Ancistrus brevipinnis
- Conservation status: Least Concern (IUCN 3.1)

Scientific classification
- Kingdom: Animalia
- Phylum: Chordata
- Class: Actinopterygii
- Order: Siluriformes
- Family: Loricariidae
- Genus: Ancistrus
- Species: A. brevipinnis
- Binomial name: Ancistrus brevipinnis (Regan, 1904)
- Synonyms: Xenocara brevipinnis Regan, 1904;

= Ancistrus brevipinnis =

- Authority: (Regan, 1904)
- Conservation status: LC
- Synonyms: Xenocara brevipinnis Regan, 1904

Species of catfish

Ancistrus brevipinnis is a species of freshwater ray-finned fish belonging to the family Loricariidae, the suckermouth armoured catfishes, and the subfamily Hypostominae, the suckermouth catfishes.
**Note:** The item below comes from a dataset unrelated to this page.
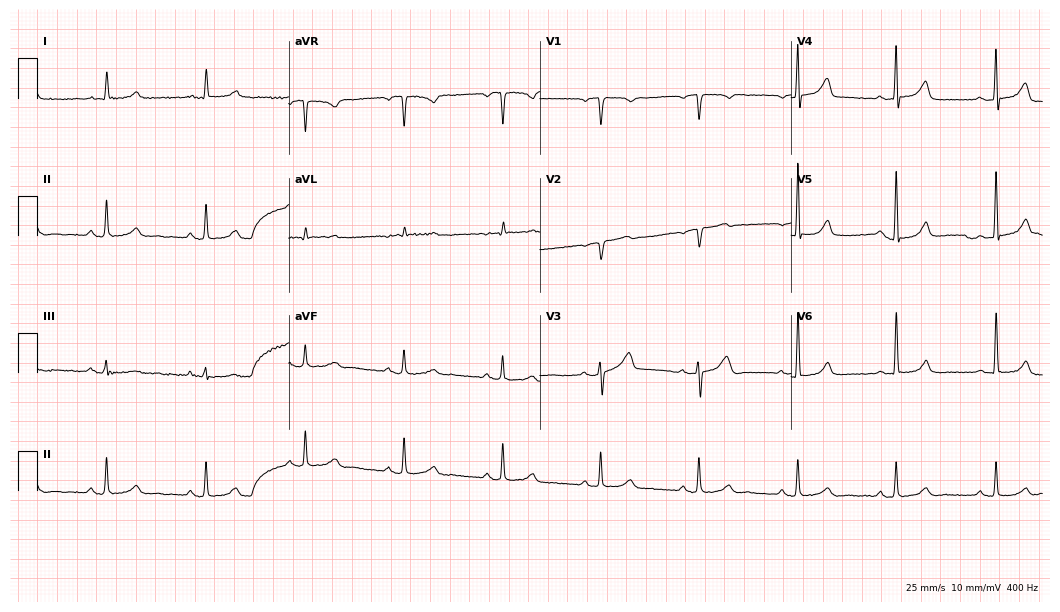
12-lead ECG from a 73-year-old female (10.2-second recording at 400 Hz). No first-degree AV block, right bundle branch block, left bundle branch block, sinus bradycardia, atrial fibrillation or sinus tachycardia recorded for this tracing.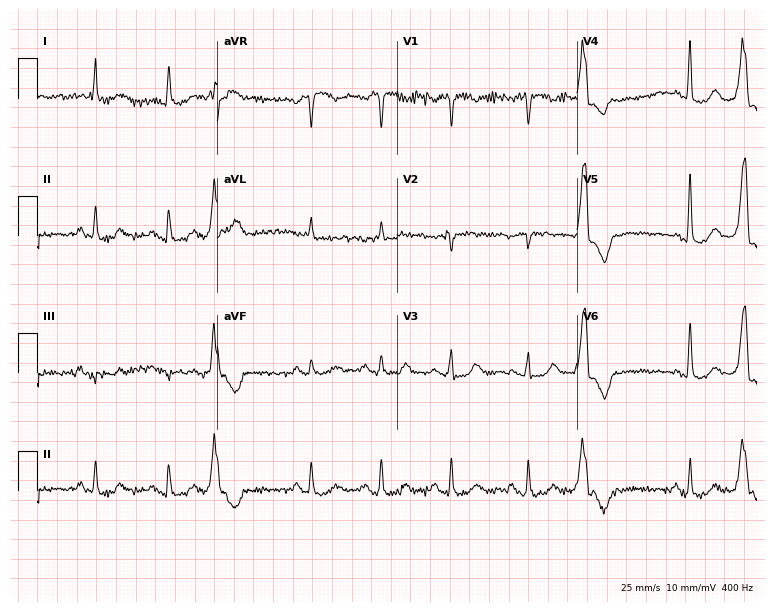
Electrocardiogram, a female patient, 70 years old. Of the six screened findings (first-degree AV block, right bundle branch block (RBBB), left bundle branch block (LBBB), sinus bradycardia, atrial fibrillation (AF), sinus tachycardia), none is recorded.

This catfish is endemic to Brazil.

==Taxonomy==
Ancistrus brevipinnis was first formally described in 1904 by the British ichthyologist Charles Tate Regan with its type locality given as the Rio Grande do Sul, Brazil. Eschmeyer's Catalog of Fishes classified the genus Ancistrus in the subfamily Hypostominae, the suckermouth catfishes, within the suckermouth armored catfish family Loricariidae. It has also been classified in the tribe Ancistrini by some authorities.

==Etymology==
Ancistrus brevipinnis is classified in the genus Ancistrus, a name coined by Rudolf Kner but when he proposed the genus Kner did not explain the etymology of the name. It is thought to be from the Greek ágkistron, meaning a "fish hook" or the "hook of a spindle", a reference to the hooked odontodes on the interopercular bone. The specific name, brevifilis, means "short fin" an allusion Regan did not explain but it may refer to the shorter dorsal fin spine than the other species Regan placed in the genus Xenocara.

==Description==
Ancistrus brevipinnis reaches a standard length of 10.7 cm.

==Distribution and habit==
Ancistrus brevipinnis is endemic to Brazil where it is found in the drainage basin of the Lagoa dos Patos in the Brazilian state of Rio Grande do Sul. This species is found in various habitats but it is more common in mountain streams where this species moves along the rocky bed or through the spaces between gravel and stones, it is more active at night.